Only a slice of the listing below is wanted. Retype the lines from the one containing "organism: C57BL Mouse" through the one containing "sample: Root tip", exactly, both ends included.

Dataset records
----------

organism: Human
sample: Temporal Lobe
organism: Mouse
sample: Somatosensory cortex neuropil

----------

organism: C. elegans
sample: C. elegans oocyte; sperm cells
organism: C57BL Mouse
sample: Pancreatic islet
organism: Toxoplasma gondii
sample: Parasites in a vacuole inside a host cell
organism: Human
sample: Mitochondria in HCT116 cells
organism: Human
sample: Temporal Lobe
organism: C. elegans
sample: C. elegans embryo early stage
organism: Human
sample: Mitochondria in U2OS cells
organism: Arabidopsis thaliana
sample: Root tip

----------

Exercise output
organism: C57BL Mouse
sample: Pancreatic islet
organism: Toxoplasma gondii
sample: Parasites in a vacuole inside a host cell
organism: Human
sample: Mitochondria in HCT116 cells
organism: Human
sample: Temporal Lobe
organism: C. elegans
sample: C. elegans embryo early stage
organism: Human
sample: Mitochondria in U2OS cells
organism: Arabidopsis thaliana
sample: Root tip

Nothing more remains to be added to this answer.